А что же тогда было там? Евгений Михайлович почувствовал холодок в животе, когда понял, что вся его жизнь была как ожидание на остановке. Он всю жизнь стоял и ждал автобуса, который привезет его сюда, в настоящую жизнь. Он прождал всю жизнь на остановке, не успев насладиться счастьем, которое ждало его здесь. Но почему он осознал это только сейчас?
Ноги стали ватными. Евгений Михайлович остановился, чтобы отдышаться.
Чем ближе он подходил к Машиному дому, тем сильнее стучало сердце. Выдержит ли он эти эмоции?
Увидев знакомый голубой палисадник, мужчина сбавил шаг. Всё вроде было то же самое, но как будто уменьшилось в размерах, да и обветшало немного. Когда-то это был яркий глянцевый забор, за которым всегда росли благоухающие цветы, которые обожала Машина мама. Теперь забор выглядел каким-то облезлым, да и голубым его можно было назвать только с большой натяжкой. Но цветы по-прежнему цвели. Их запах как будто одним рывком вернул Евгения Михайловича в прошлое. В глазах защипало. Мужчина глубоко вдохнул, чтобы подавить в себе позыв заплакать. Ещё этого не хватало.

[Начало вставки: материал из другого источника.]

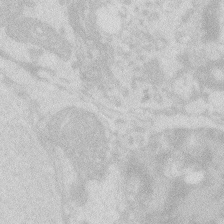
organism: Zebrafish
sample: Macrophage
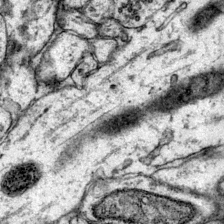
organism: Mouse
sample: Primary visual cortex
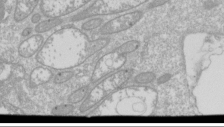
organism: Drosophila
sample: Cell division; meiosis; drosophila spermatocytes
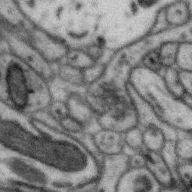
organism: Zebra finch
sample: Brain
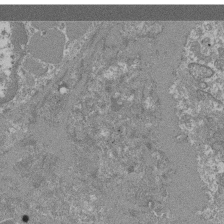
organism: Mouse
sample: Glomerulus
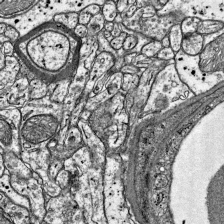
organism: Mouse
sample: Visual Cortex
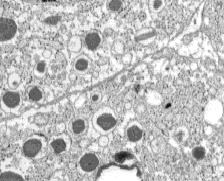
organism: C57BL Mouse
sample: Pancreatic islet
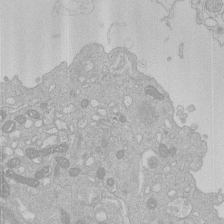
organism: Human
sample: Macrophage cells
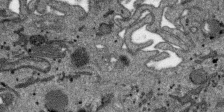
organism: Human
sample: Lung epithelial cells, uninfected (mock) control
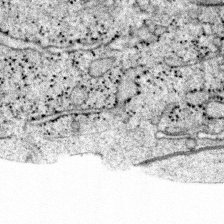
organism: Human
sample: HeLa cells
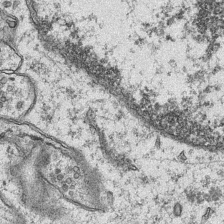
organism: Mouse
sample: CA1 Hippocampus
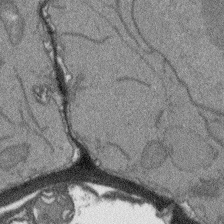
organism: Arabidopsis thaliana
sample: Root tip
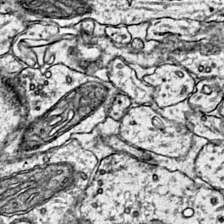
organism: Mouse
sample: Primary visual cortex
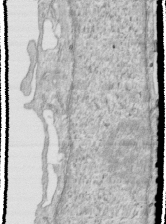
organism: Human
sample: Centriole in RPE cells
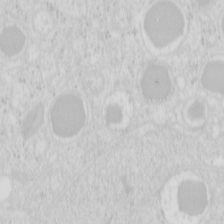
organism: Mouse
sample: Pancreas
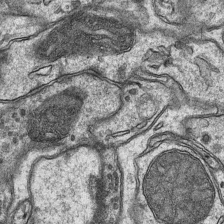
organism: Mouse
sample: CA1 Hippocampus
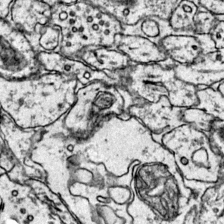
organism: Mouse
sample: Primary visual cortex
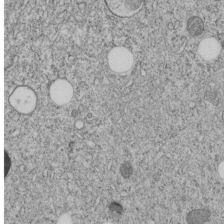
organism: C. elegans
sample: C. elegans embryo early stage
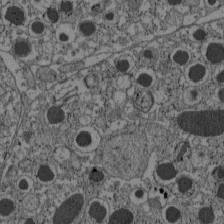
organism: C57BL Mouse
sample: Pancreatic islet
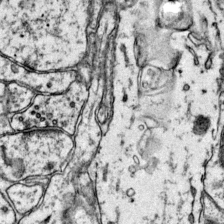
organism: Mouse
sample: Primary visual cortex
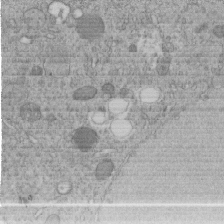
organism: C. elegans
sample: C. elegans embryo early stage
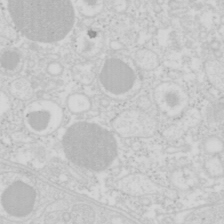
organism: Mouse
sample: Pancreas
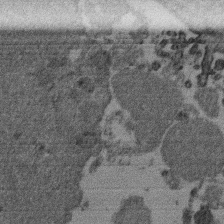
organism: Mouse
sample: Dividing mouse embryo 1 cell stage
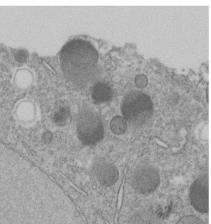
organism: C. elegans
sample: C. elegans embryo early stage
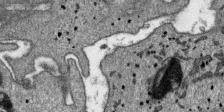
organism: Human
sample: Lung epithelial cells, uninfected (mock) control
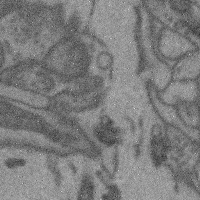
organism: Mouse
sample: Cerebral cortex
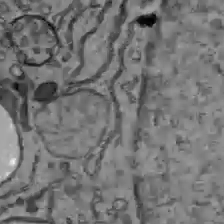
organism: C57BL Mouse
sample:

Вдруг он услышал звук открывающейся двери. На крыльцо вышла маленькая худенькая старушка с полностью седой головой. На ней был старый выцветший халат. Она что-то начала делать в палисаднике. Евгений Михайлович смотрел на неё не отрываясь. Неужели это Машина мама? Не может этого быть. Он помнил её ещё совсем молодой женщиной, которая всегда была красиво одета. Мама Маши была модницей, которая всегда старалась хорошо выглядеть. Когда бы ни встретил её Женя, она всегда была накрашена. К тому же она была хохотушкой и любила пошутить. Эта же неопрятная старушка просто не может быть Машиной мамой. Но другого быть не могло. Сквозь эти полустертые черты проглядывало именно её лицо.
Евгений Михайлович подошёл к калитке И тут его сердце трепыхнулось как пойманная рыбка и пустилось в какой-то невообразимый танец. – на терраске он увидел банку, в которой стоял букет одуванчиков. Господи, господи, господи… Он приложил руку к левой стороне груди.